One of the NLP specialized forums that have arisen due to the need to solve tasks related to the analysis of OTRs in Spanish language was Rest-Mex 2021 [³]. Rest-Mex 2021 edition was an international evaluation forum where one of the main tasks proposed by the organizers was to explore sentiment analysis on OTRs from the TripAdvisor website for tourist attractions in the Mexican city of Guanajuato. Among the places under study were the Museum of the Mummies, the University of Guanajuato, the Juarez Theater, the Basilica, the Hidalgo Market, the Union Square, the Alhóndiga de Granaditas and the Kissing Alley.

For this purpose, the organizers collected 7,413 opinions, where 5,197 of them were for the training phase. During this phase, the organizers released these labeled opinions to the scientific community. The participants of this event had the opportunity to build classification models based on machine learning using these 5,197 instances to train learning algorithms in order to predict the polarity of the OTRs in Spanish for the selected tourist attractions. The 2,216 remaining opinions were selected for the test process. This sub-collection was released unlabeled to the participants. The participants classified the instances with their respective models. Finally, participants sent their results obtained to the organizers to be evaluated.

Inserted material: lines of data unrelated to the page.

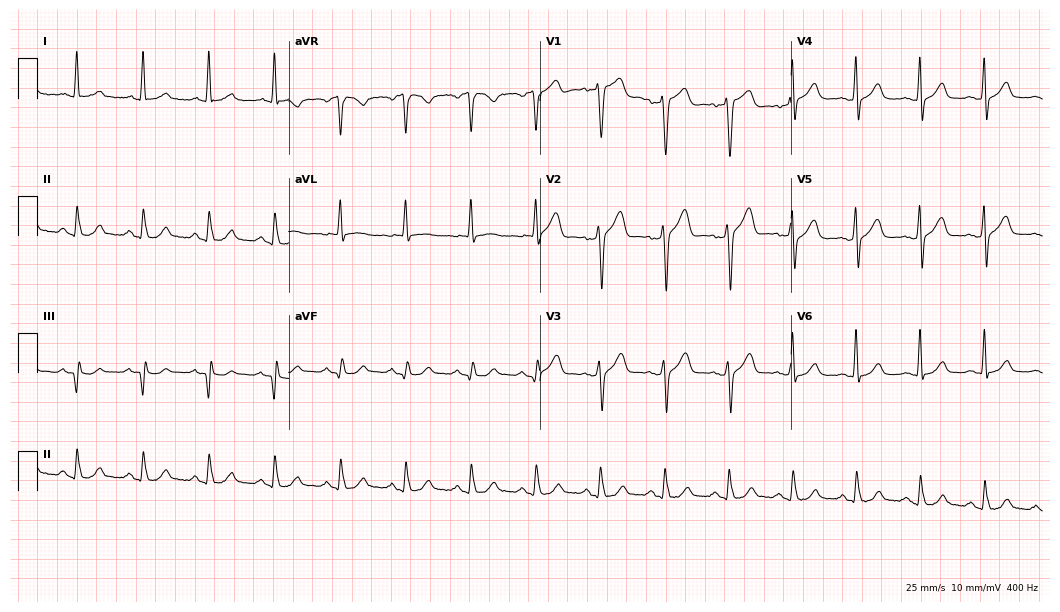
ECG — a 57-year-old male patient. Screened for six findings — first-degree AV block, right bundle branch block, left bundle branch block, sinus bradycardia, atrial fibrillation, sinus tachycardia — none is recorded. Only these six findings were labelled.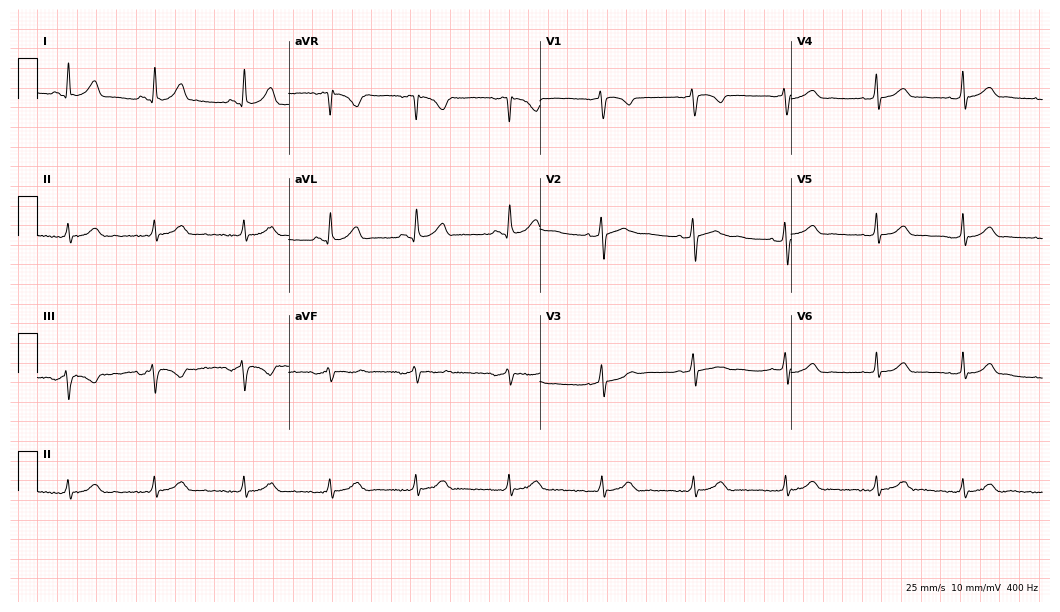
Resting 12-lead electrocardiogram (10.2-second recording at 400 Hz). Patient: a woman, 26 years old. Read as a normal ECG.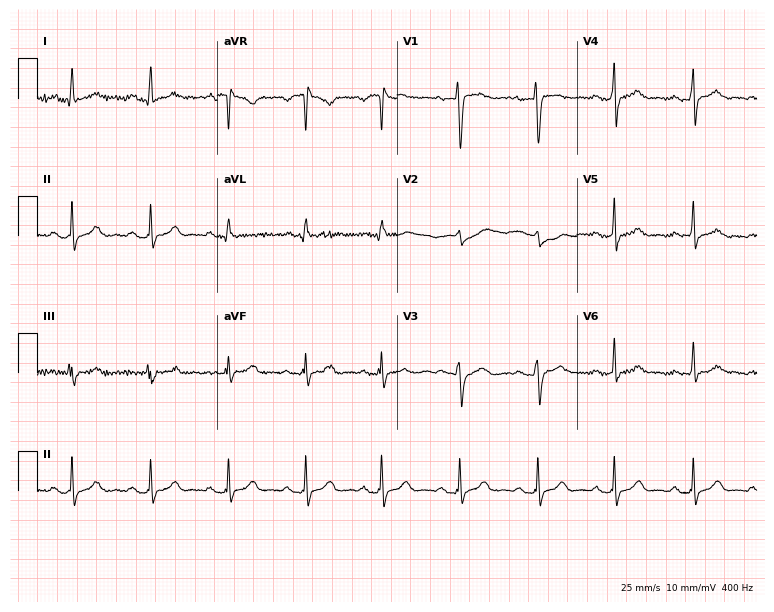
12-lead ECG from a man, 46 years old. Labelled as a normal ECG.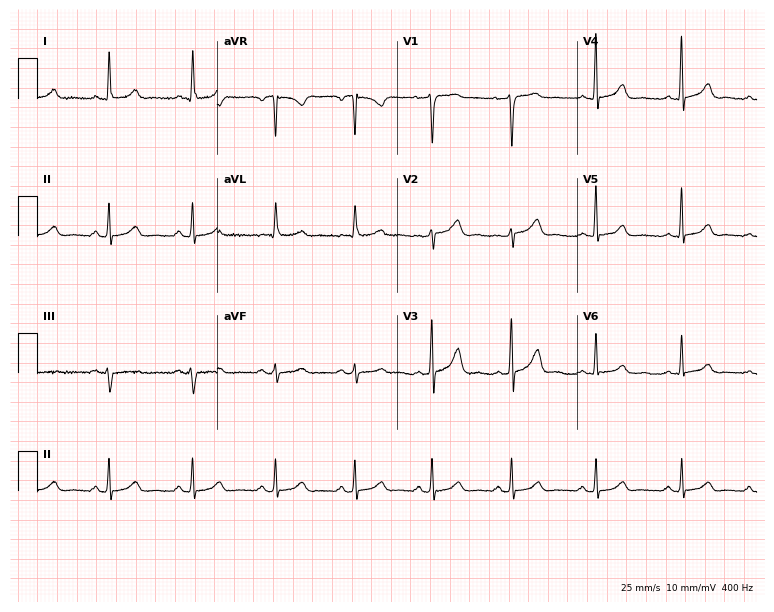
12-lead ECG (7.3-second recording at 400 Hz) from a female patient, 42 years old. Screened for six findings — first-degree AV block, right bundle branch block, left bundle branch block, sinus bradycardia, atrial fibrillation, sinus tachycardia — none is recorded.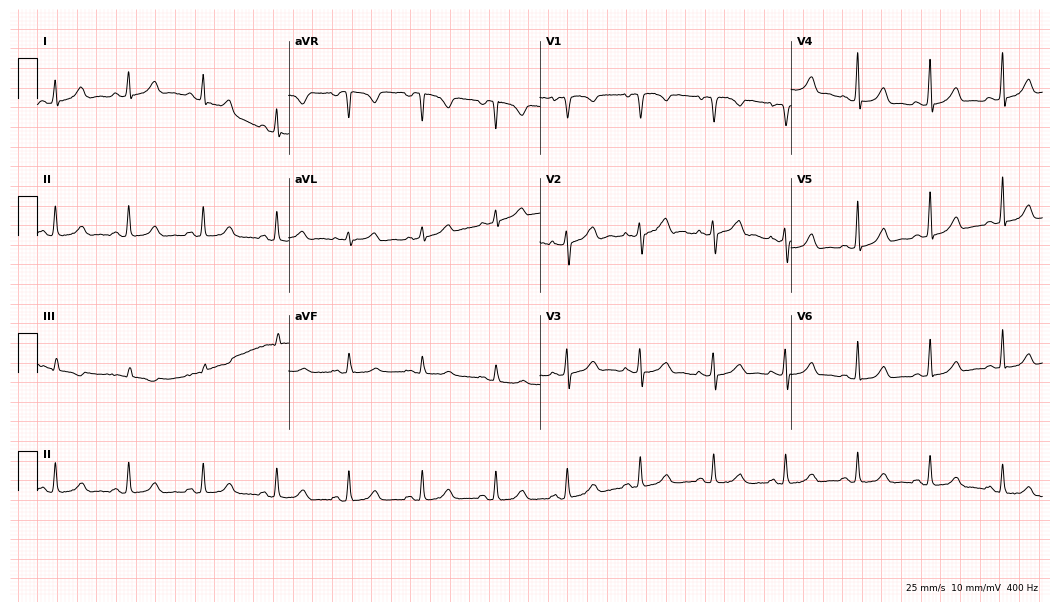
ECG (10.2-second recording at 400 Hz) — a female, 45 years old. Labelled as a normal ECG.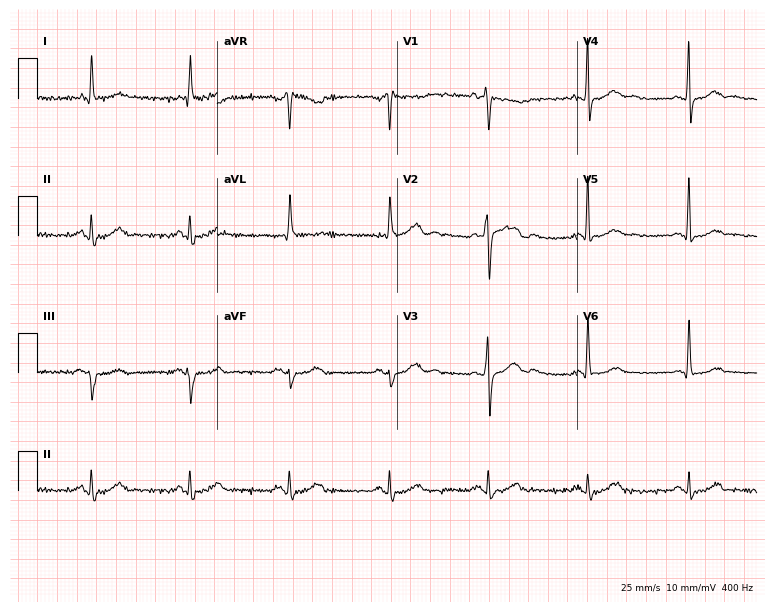
ECG (7.3-second recording at 400 Hz) — a 43-year-old male. Labelled as a normal ECG.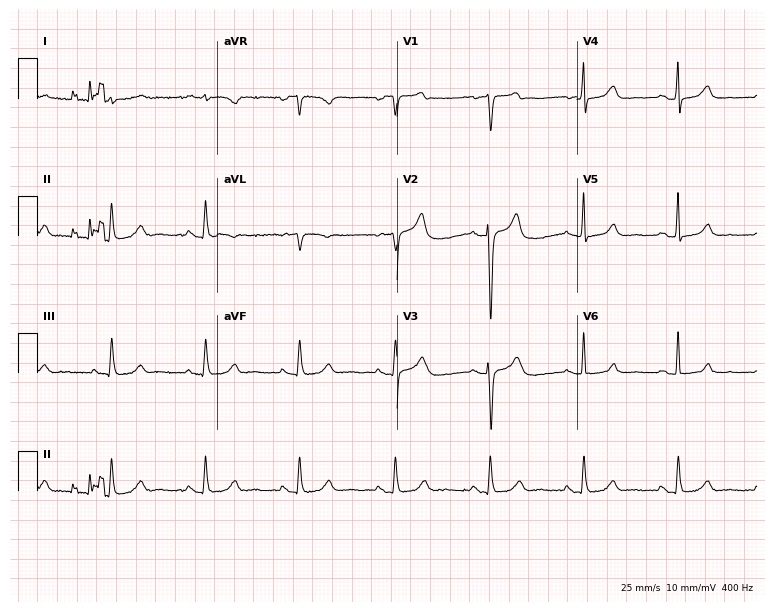
ECG — a 72-year-old man. Screened for six findings — first-degree AV block, right bundle branch block, left bundle branch block, sinus bradycardia, atrial fibrillation, sinus tachycardia — none is recorded.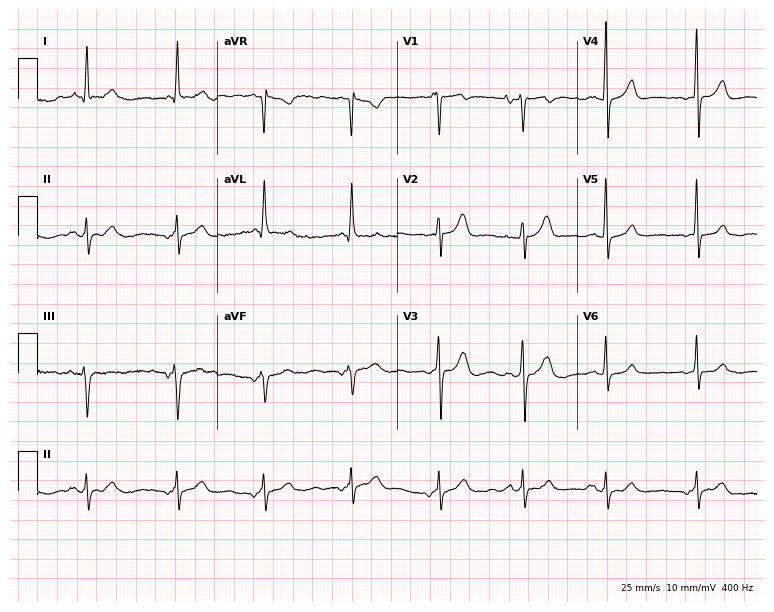
12-lead ECG from a male, 82 years old (7.3-second recording at 400 Hz). No first-degree AV block, right bundle branch block, left bundle branch block, sinus bradycardia, atrial fibrillation or sinus tachycardia recorded for this tracing.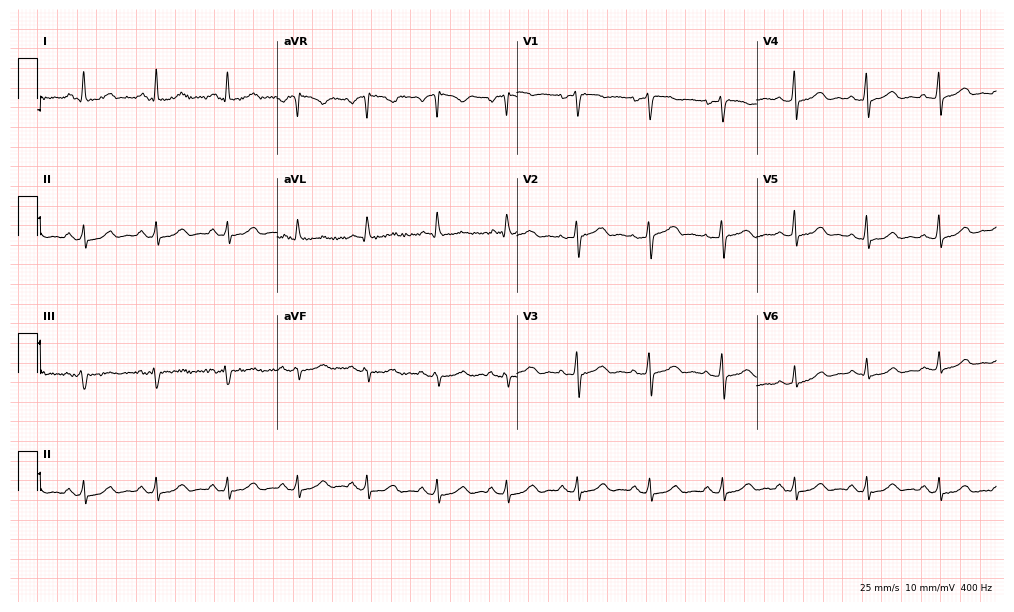
Standard 12-lead ECG recorded from a female patient, 51 years old. Read as a normal ECG.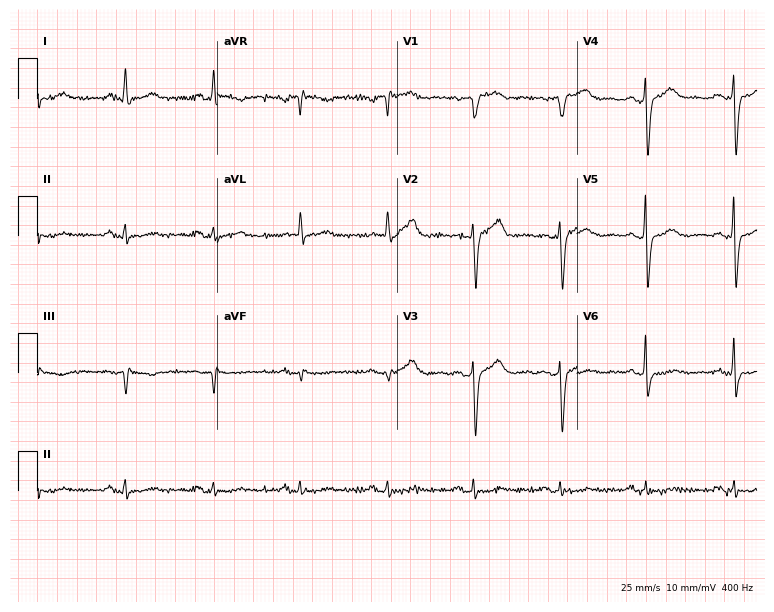
Resting 12-lead electrocardiogram. Patient: a 67-year-old man. None of these six findings is recorded: first-degree AV block, right bundle branch block (RBBB), left bundle branch block (LBBB), sinus bradycardia, atrial fibrillation (AF), sinus tachycardia. Other findings, if any, are not listed.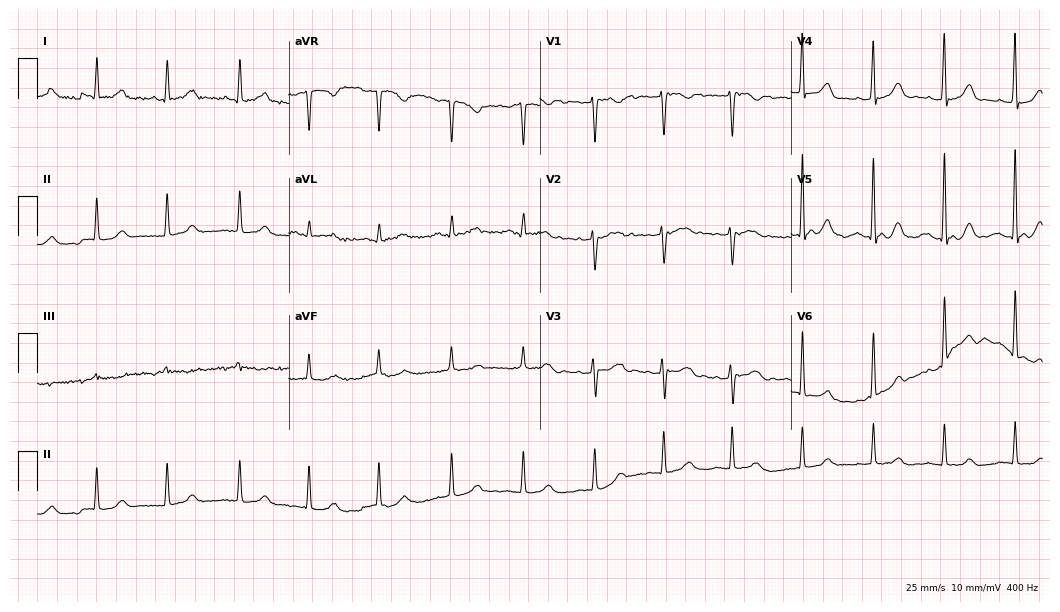
12-lead ECG from a 39-year-old female. Recorded interpretation: within normal limits.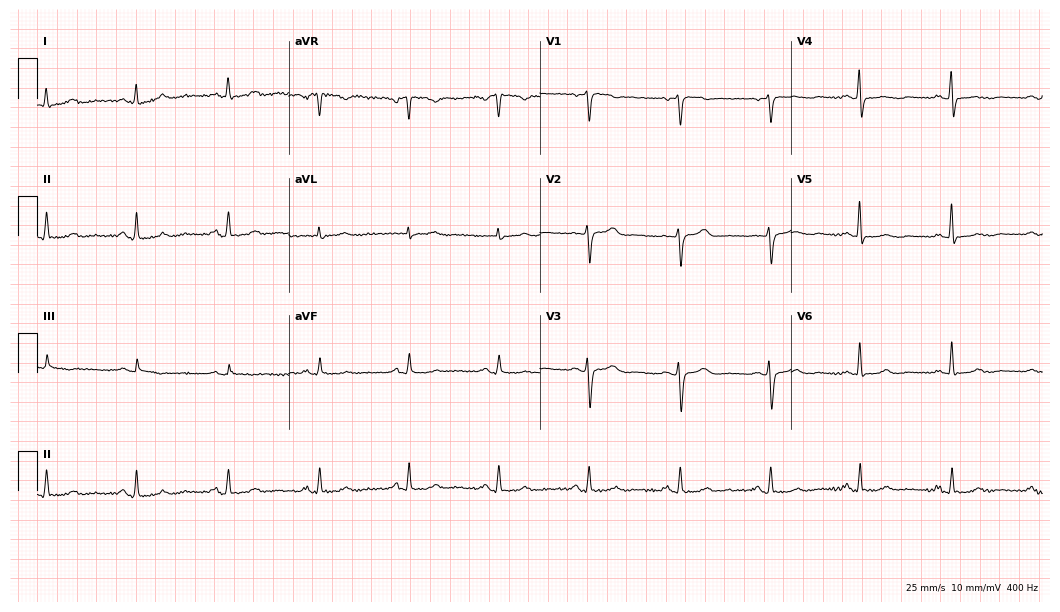
ECG — a female patient, 56 years old. Screened for six findings — first-degree AV block, right bundle branch block, left bundle branch block, sinus bradycardia, atrial fibrillation, sinus tachycardia — none is recorded. Other findings, if any, are not listed.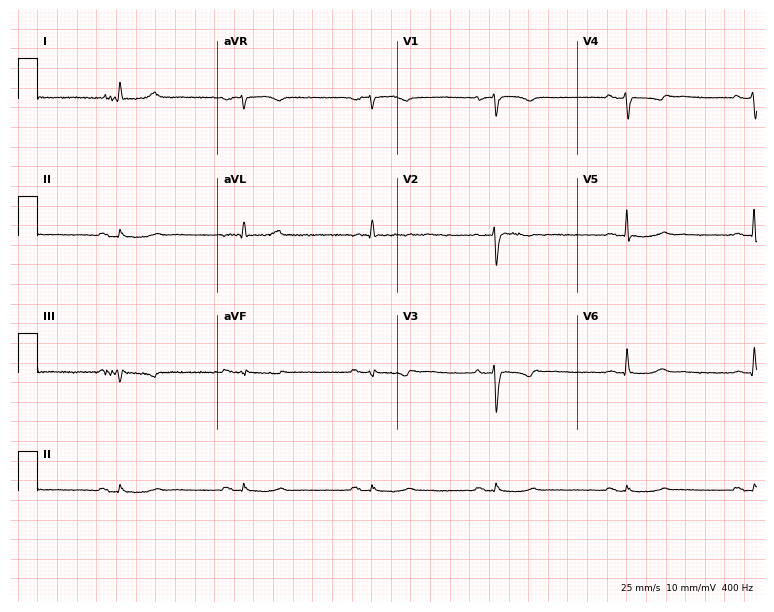
12-lead ECG from a 59-year-old woman (7.3-second recording at 400 Hz). Shows sinus bradycardia (a sinus rate of 50 beats per minute or less).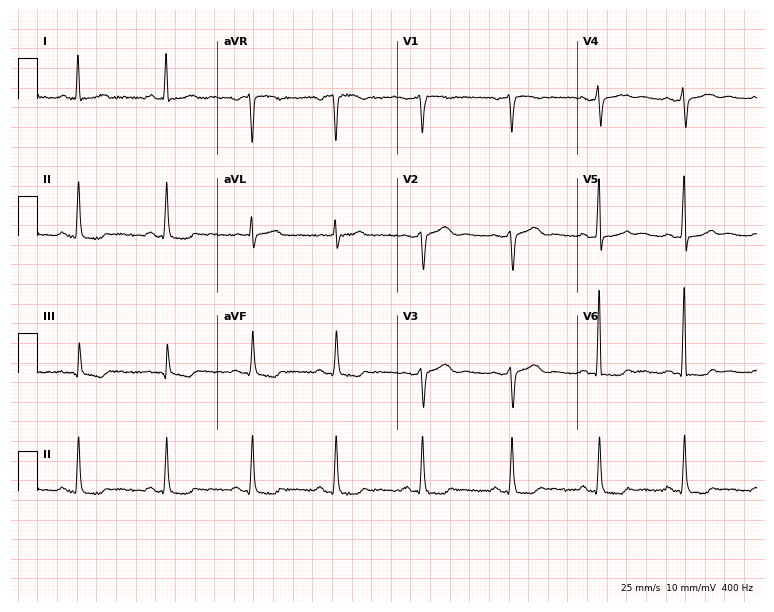
12-lead ECG (7.3-second recording at 400 Hz) from a 57-year-old male patient. Screened for six findings — first-degree AV block, right bundle branch block, left bundle branch block, sinus bradycardia, atrial fibrillation, sinus tachycardia — none is recorded. Findings outside these six are not listed.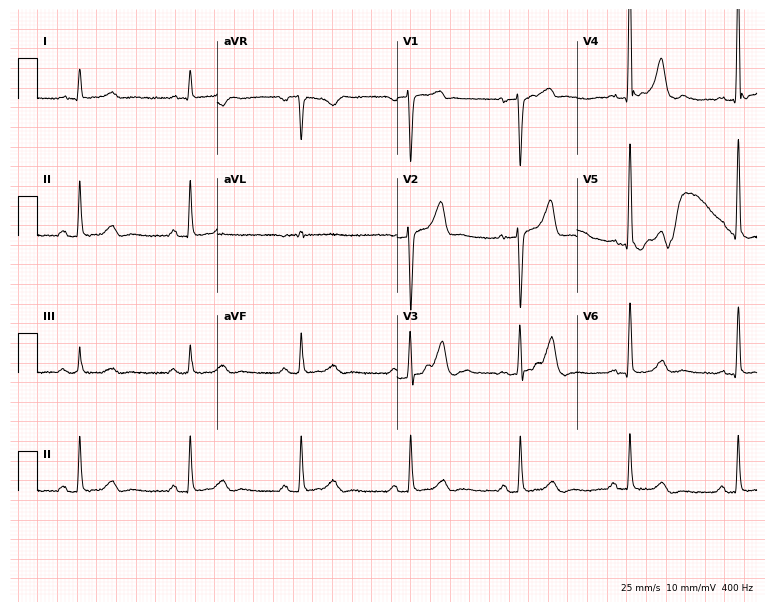
12-lead ECG from a 70-year-old man (7.3-second recording at 400 Hz). Recorded interpretation: within normal limits.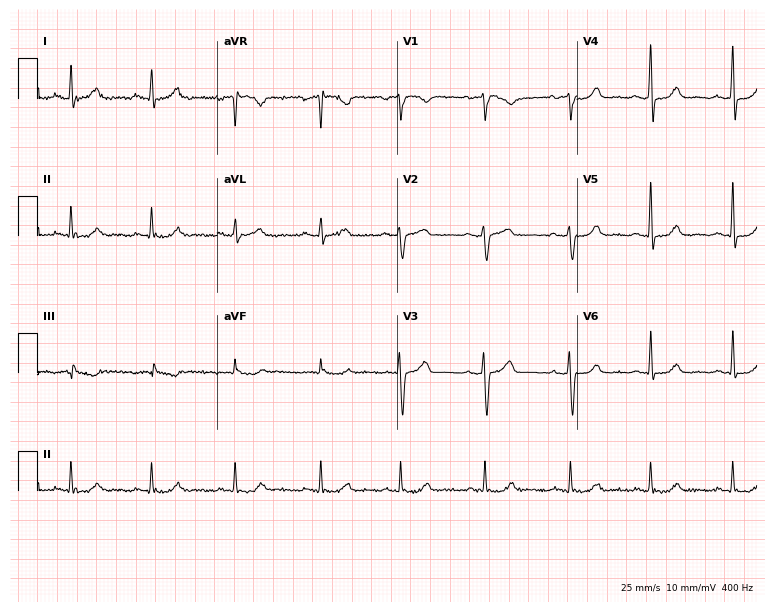
12-lead ECG (7.3-second recording at 400 Hz) from a 48-year-old woman. Labelled as a normal ECG.

Seven participating teams proposed fourteen different sentiment analysis systems to solve the task. The organizers analyzed the results for each of the systems.

The exciting thing about these results was that the systems are highly complementary. Theoretically, the combination of these systems reaches around 96.8% effectiveness, 56.7% being the best individual result. However, when taking advantage of the information from these systems, their combined result reaches 57.6%. Clearly this is not a substantial improvement considering that multiple systems come together. Therefore, the organizers themselves considered the possibility of finding fusion strategies of the participating results in order to get closer to the best theoretical result.

In this paper, we explore different ways of merging the different participating systems to improve the individual results of different sentiment analysis systems in OTRs in Guanajuato, Mexico.

The aim of this work is to answer the following research questions:

Is it possible to merge the Rest-Mex participants systems to improve the results of sentiment analysis for OTRs?
Which systems are most important to merge, and what are their characteristics?
What tourist attractions can benefit the most from this merging process at the practical level, and what are their characteristics?

The remainder of this paper is organized as follows: Section 2 describes the different international forums specialized in Mexican data and the phenomenon of completeness. Section 3 summarizes and classifies the participants’ systems of the Rest-Mex 2021. Section 4 presents the proposal of this work, the methodology, the corpus, the performance measures, and the baselines. Section 5 describe the results obtained, and research questions are answered. Finally, Section 6 presents the conclusions and proposes directions for the future work derived from this study.

2 The Phenomenon of Completeness over Mexican Text Classification Tracks

For many years, NLP leading research focused on the English language considering the scientific community’s available data. In order to generate data collections in Spanish language, some organizations such as CLEF, IberEval, or IberLef have organized campaigns to generate evaluation tasks with two main purposes [⁸,²¹]: (i) generating data in Spanish for different tasks and (ii) that the scientific community may propose specialized solutions for the Spanish language that can take advantage of this data.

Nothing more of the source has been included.